[Start of section]

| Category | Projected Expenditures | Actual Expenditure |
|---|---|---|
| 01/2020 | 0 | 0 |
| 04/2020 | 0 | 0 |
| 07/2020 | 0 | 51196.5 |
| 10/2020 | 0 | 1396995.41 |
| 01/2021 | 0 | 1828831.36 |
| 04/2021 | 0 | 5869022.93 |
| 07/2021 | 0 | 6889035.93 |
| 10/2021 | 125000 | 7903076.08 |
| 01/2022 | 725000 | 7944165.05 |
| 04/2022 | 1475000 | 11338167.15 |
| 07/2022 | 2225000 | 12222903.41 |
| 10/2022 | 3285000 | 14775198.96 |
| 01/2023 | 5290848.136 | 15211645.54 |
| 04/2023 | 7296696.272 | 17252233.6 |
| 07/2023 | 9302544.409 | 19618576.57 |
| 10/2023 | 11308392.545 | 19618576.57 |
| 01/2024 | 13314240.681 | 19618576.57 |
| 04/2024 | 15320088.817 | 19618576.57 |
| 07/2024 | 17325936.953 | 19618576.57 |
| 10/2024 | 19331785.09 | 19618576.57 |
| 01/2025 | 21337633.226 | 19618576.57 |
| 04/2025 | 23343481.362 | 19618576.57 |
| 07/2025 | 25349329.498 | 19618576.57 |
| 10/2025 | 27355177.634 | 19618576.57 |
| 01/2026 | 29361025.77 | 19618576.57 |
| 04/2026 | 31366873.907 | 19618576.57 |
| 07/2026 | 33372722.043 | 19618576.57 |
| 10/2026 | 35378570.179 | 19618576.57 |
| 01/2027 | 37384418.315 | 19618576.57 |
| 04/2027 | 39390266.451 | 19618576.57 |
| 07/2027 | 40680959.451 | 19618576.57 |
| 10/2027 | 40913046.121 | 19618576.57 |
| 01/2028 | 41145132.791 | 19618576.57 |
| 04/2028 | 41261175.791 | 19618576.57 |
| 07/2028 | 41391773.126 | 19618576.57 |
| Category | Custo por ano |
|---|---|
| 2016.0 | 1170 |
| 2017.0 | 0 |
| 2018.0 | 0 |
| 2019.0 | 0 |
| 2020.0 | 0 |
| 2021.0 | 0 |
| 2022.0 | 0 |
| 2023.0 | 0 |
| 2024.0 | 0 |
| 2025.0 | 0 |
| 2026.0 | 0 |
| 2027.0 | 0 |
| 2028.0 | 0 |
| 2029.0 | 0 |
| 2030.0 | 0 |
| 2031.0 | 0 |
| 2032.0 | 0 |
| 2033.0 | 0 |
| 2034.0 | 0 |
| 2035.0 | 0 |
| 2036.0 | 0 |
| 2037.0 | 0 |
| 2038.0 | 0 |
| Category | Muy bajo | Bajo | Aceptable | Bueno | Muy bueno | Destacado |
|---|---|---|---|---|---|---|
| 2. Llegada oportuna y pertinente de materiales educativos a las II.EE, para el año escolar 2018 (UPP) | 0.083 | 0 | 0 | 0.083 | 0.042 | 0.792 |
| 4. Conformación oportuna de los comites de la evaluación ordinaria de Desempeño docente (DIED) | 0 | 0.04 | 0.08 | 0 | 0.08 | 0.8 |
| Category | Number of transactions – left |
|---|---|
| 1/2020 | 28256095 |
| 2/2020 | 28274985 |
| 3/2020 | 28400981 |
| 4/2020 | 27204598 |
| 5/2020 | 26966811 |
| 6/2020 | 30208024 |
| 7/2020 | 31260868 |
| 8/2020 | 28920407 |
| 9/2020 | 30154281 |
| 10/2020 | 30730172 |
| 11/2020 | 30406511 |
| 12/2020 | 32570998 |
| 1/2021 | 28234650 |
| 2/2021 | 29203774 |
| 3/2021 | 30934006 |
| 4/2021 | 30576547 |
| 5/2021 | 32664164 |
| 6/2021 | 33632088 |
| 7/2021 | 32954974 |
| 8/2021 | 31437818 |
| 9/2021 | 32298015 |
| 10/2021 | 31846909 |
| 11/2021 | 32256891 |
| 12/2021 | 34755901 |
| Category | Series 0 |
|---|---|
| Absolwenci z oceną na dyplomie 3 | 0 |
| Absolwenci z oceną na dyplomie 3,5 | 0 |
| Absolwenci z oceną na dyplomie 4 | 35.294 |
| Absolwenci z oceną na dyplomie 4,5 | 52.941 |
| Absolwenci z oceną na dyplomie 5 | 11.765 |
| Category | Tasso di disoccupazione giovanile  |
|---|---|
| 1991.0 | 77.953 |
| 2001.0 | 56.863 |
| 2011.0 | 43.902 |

[End of section]

— Task statement —
Report only a number, the count of lines in the listing that contain the word "oceną".

— Response to this task —
5